**Description of the task**: Images are not part of the copy; write out the rest of the data exactly as given.

[[ Provided data open ]]

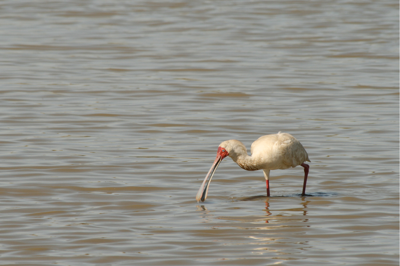 Spatule d'Afrique dans la reserve de Djoudj
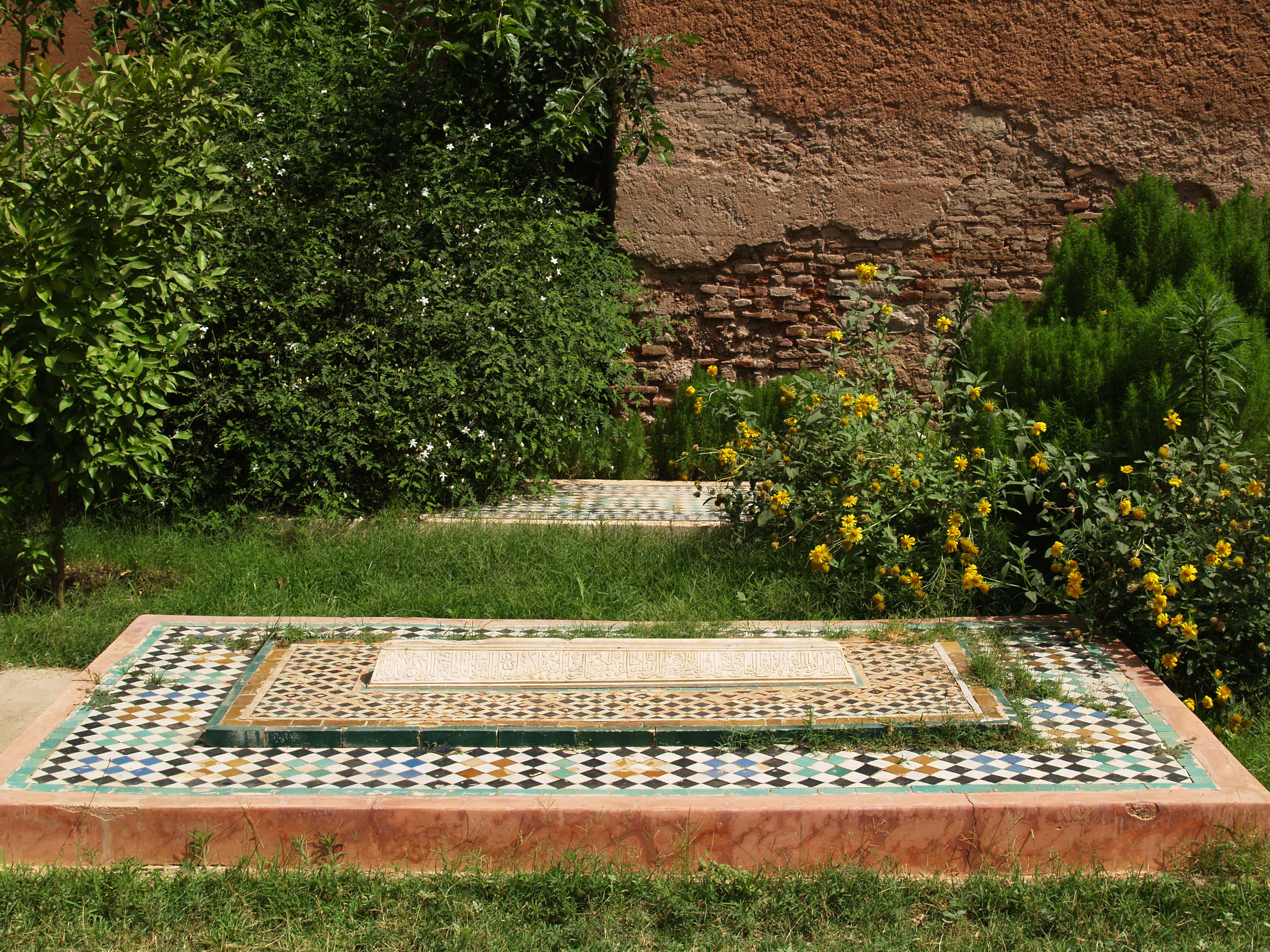 Marrakech, Mausoleos sadíes, ss. XVI-XVII.
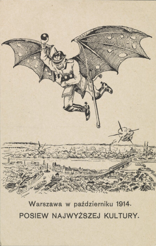 Karykatura polityczna Posiew najwyższej kultury. Warszawa w październiku 1914 o bombardowaniu miasta przez Niemców.
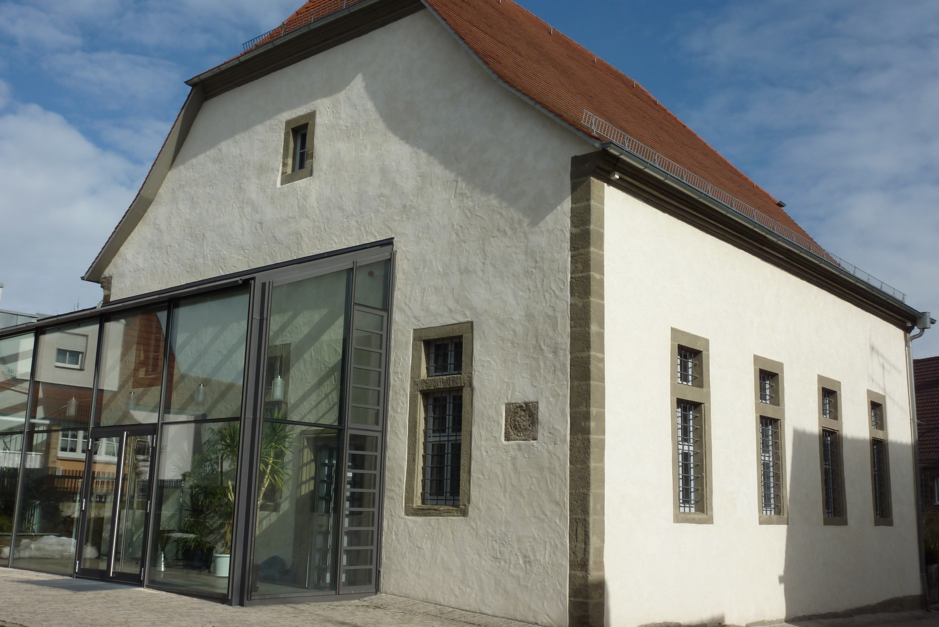 ehemalige Synagoge Reckendorf

[[ Provided data closed ]]

**Answer to the problem**:
 Spatule d'Afrique dans la reserve de Djoudj
 Marrakech, Mausoleos sadíes, ss. XVI-XVII.
 Karykatura polityczna Posiew najwyższej kultury. Warszawa w październiku 1914 o bombardowaniu miasta przez Niemców.
 ehemalige Synagoge Reckendorf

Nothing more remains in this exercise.